As I didn't redirect output, string d! will be output on terminal.

echo ${first10[@]}
48 65 6C 6C 6F 20 77 6F 72 6C


printf '%b%b%b%b%b%b%b%b%b%b\n' ${first10[@]/#/\\x}
Hello worl

About binary

You said:

These are binary files and will likely have \0's and \n's throughout the first 10 bytes.

{
first10=()
for i in {0..9};do
read8 first10[i] || break
done
cat
} < <(gzip <<<"Hello world!") >/dev/null


echo ${first10[@]}
1F 8B 08 00 00 00 00 00 00 03

( Sample with a \n at bottom of this ;)

As a function

read8() { local _r8_var=${1:-OUTBIN} _r8_car LANG=C IFS=
read -r -d '' -n 1 _r8_car || { printf -v $_r8_var '';return 1;}
printf -v $_r8_var %02X "'"$_r8_car ;}
get10() {
local -n result=${1:-first10}     # 1st arg is array name
local -i _i
result=()
for ((_i=0;_i<${2:-10};_i++));do  # 2nd arg is number of bytes
read8 result[_i] || { unset result[_i] ; return 1 ;}
done
cat
}

Then (here, I use the special character for: there was no newline. ).

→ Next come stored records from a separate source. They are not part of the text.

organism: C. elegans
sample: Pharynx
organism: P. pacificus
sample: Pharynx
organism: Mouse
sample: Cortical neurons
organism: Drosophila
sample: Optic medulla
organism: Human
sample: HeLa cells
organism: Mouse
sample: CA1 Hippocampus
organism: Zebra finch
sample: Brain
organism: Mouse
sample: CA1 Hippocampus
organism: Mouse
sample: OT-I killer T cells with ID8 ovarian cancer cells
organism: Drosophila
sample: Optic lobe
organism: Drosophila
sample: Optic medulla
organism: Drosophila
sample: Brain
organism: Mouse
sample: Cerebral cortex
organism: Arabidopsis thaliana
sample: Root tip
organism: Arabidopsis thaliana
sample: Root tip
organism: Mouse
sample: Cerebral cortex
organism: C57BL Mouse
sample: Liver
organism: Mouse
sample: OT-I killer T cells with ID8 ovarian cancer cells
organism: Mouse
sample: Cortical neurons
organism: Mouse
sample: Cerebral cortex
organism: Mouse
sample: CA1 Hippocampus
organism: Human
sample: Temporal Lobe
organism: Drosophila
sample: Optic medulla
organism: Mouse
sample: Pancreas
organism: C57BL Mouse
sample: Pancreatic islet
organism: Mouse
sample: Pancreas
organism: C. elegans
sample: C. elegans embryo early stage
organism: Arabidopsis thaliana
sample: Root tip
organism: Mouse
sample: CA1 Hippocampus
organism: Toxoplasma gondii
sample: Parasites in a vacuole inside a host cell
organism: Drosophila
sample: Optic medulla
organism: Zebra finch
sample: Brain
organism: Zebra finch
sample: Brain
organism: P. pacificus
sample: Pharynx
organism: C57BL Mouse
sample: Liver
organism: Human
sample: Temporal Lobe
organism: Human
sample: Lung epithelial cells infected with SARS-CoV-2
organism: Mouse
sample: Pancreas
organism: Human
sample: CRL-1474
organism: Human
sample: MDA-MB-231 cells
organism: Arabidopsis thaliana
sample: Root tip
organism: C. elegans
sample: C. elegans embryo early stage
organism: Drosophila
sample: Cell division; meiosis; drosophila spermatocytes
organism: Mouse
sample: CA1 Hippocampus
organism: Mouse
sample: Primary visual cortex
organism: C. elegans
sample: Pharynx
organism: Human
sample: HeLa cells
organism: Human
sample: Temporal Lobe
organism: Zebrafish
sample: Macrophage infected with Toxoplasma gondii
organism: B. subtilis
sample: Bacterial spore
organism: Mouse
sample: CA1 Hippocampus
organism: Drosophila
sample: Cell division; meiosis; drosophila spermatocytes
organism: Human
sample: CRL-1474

get10 pdf 4 <$infile >$outfile
printf %b ${pdf[@]/#/\\x}
%PDF⛶


echo $(( $(stat -c %s $infile) - $(stat -c %s $outfile) ))
4


get10 test 8 <<<'Hello world'
rld!


printf %b ${test[@]/#/\\x}
Hello Wo⛶


get10 test 24 <<<'Hello World!'
printf %b ${test[@]/#/\\x}
Hello World!

( And the last character printed is a \n! ;)

Final binary demo:

get10 test 256 < <(gzip <<<'Hello world!')

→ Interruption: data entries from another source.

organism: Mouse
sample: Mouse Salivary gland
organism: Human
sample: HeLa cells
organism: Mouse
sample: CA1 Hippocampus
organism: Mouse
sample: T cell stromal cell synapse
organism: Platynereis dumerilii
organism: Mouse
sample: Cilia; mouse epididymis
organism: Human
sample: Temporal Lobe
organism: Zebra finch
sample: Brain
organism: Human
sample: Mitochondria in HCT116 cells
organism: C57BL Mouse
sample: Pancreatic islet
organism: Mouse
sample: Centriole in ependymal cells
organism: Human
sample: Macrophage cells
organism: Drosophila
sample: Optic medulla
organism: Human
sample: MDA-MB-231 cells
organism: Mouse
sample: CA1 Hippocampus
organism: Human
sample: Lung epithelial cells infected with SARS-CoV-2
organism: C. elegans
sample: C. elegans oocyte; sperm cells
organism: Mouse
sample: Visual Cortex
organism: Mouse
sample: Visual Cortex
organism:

printf '%b' ${test[@]/#/\\x} | gunzip
Hello world!


printf "  %s %s %s %s  %s %s %s %s    %s %s %s %s  %s %s %s %s\n" ${test[@]}
1F 8B 08 00  00 00 00 00    00 03 F3 48  CD C9 C9 57
28 CF 2F CA  49 51 E4 02    00 41 E4 A9  B2 0D 00 00
00

Note!! This work fine and is very quick while number of byte to read stay low, even processing large files. This could be used for file recognition, for sample. But for spliting files on larger parts, you have to use split, head, tail and/or dd.